- Opening Delimiter -

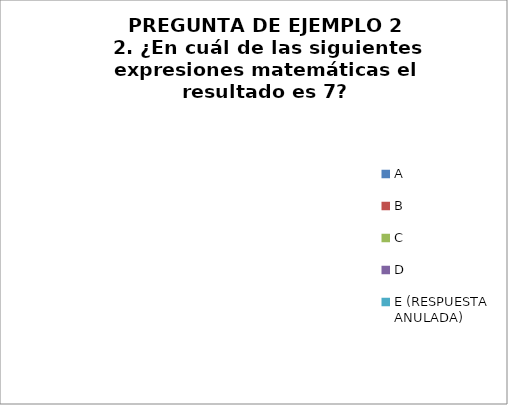
| Category | CANTIDAD DE RESPUESTAS PREGUNTA (2) | PORCENTAJE |
|---|---|---|
| A | 0 | 0 |
| B | 0 | 0 |
| C | 0 | 0 |
| D | 0 | 0 |
| E (RESPUESTA ANULADA) | 0 | 0 |
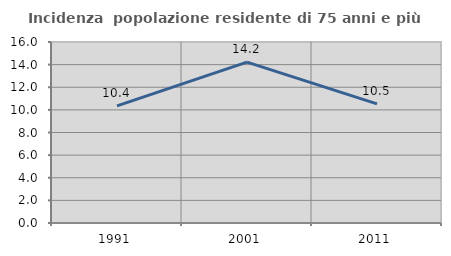
| Category | Incidenza  popolazione residente di 75 anni e più |
|---|---|
| 1991.0 | 10.357 |
| 2001.0 | 14.226 |
| 2011.0 | 10.526 |
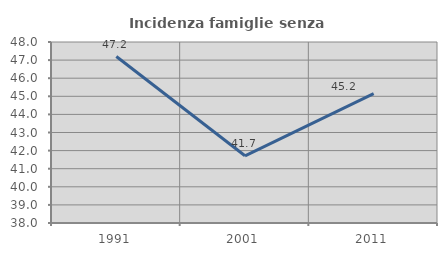
| Category | Incidenza famiglie senza nuclei |
|---|---|
| 1991.0 | 47.198 |
| 2001.0 | 41.713 |
| 2011.0 | 45.152 |
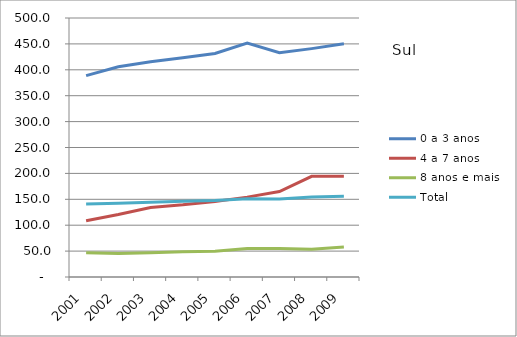
| Category | 0 a 3 anos | 4 a 7 anos | 8 anos e mais | Total |
|---|---|---|---|---|
| 2001.0 | 388.8 | 108.6 | 46.6 | 141.1 |
| 2002.0 | 405.9 | 120.6 | 45.3 | 142.3 |
| 2003.0 | 415.6 | 134.3 | 46.6 | 144.4 |
| 2004.0 | 423.3 | 139.3 | 48.9 | 146.3 |
| 2005.0 | 431.4 | 145.9 | 49.6 | 147.5 |
| 2006.0 | 451.6 | 154.2 | 55.1 | 151 |
| 2007.0 | 432.9 | 164.9 | 55.1 | 150.6 |
| 2008.0 | 440.9 | 194.4 | 53.6 | 154.4 |
| 2009.0 | 450.2 | 194.3 | 58 | 155.8 |
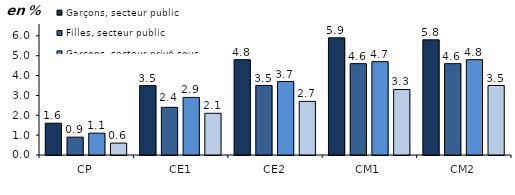
| Category | Garçons, secteur public | Filles, secteur public | Garçons, secteur privé sous contrat | Filles, secteur privé sous contrat |
|---|---|---|---|---|
| CP | 1.6 | 0.9 | 1.1 | 0.6 |
| CE1 | 3.5 | 2.4 | 2.9 | 2.1 |
| CE2 | 4.8 | 3.5 | 3.7 | 2.7 |
| CM1 | 5.9 | 4.6 | 4.7 | 3.3 |
| CM2 | 5.8 | 4.6 | 4.8 | 3.5 |
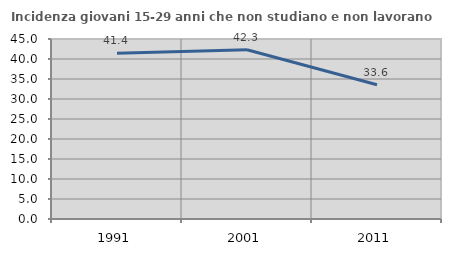
| Category | Incidenza giovani 15-29 anni che non studiano e non lavorano  |
|---|---|
| 1991.0 | 41.41 |
| 2001.0 | 42.313 |
| 2011.0 | 33.556 |
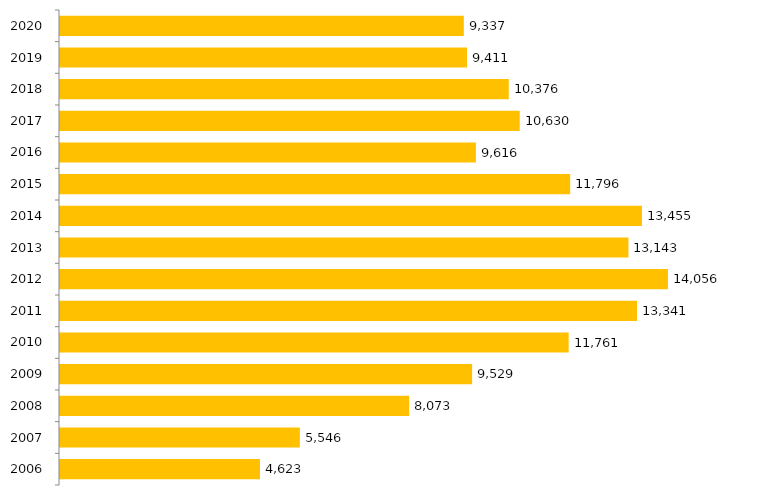
| Category | Inscritos |
|---|---|
| 2006.0 | 4623 |
| 2007.0 | 5546 |
| 2008.0 | 8073 |
| 2009.0 | 9529 |
| 2010.0 | 11761 |
| 2011.0 | 13341 |
| 2012.0 | 14056 |
| 2013.0 | 13143 |
| 2014.0 | 13455 |
| 2015.0 | 11796 |
| 2016.0 | 9616 |
| 2017.0 | 10630 |
| 2018.0 | 10376 |
| 2019.0 | 9411 |
| 2020.0 | 9337 |
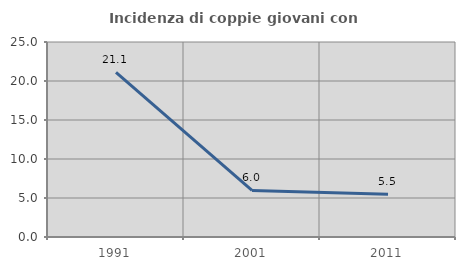
| Category | Incidenza di coppie giovani con figli |
|---|---|
| 1991.0 | 21.094 |
| 2001.0 | 5.97 |
| 2011.0 | 5.479 |
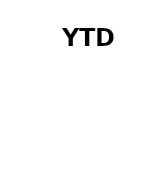
| Category | YTD |
|---|---|
| YTD | 0 |

- Closing Delimiter -

§ **Aim of the exercise**: I would like the exact lines from the data above, starting with the one that holds "0.9 | 1.1 | 0.6 |" and going on through the one that holds "2011.0 | 13341 |", without the pictures.

§ **Task response**:
| CP | 1.6 | 0.9 | 1.1 | 0.6 |
| CE1 | 3.5 | 2.4 | 2.9 | 2.1 |
| CE2 | 4.8 | 3.5 | 3.7 | 2.7 |
| CM1 | 5.9 | 4.6 | 4.7 | 3.3 |
| CM2 | 5.8 | 4.6 | 4.8 | 3.5 |
| Category | Incidenza giovani 15-29 anni che non studiano e non lavorano  |
|---|---|
| 1991.0 | 41.41 |
| 2001.0 | 42.313 |
| 2011.0 | 33.556 |
| Category | Inscritos |
|---|---|
| 2006.0 | 4623 |
| 2007.0 | 5546 |
| 2008.0 | 8073 |
| 2009.0 | 9529 |
| 2010.0 | 11761 |
| 2011.0 | 13341 |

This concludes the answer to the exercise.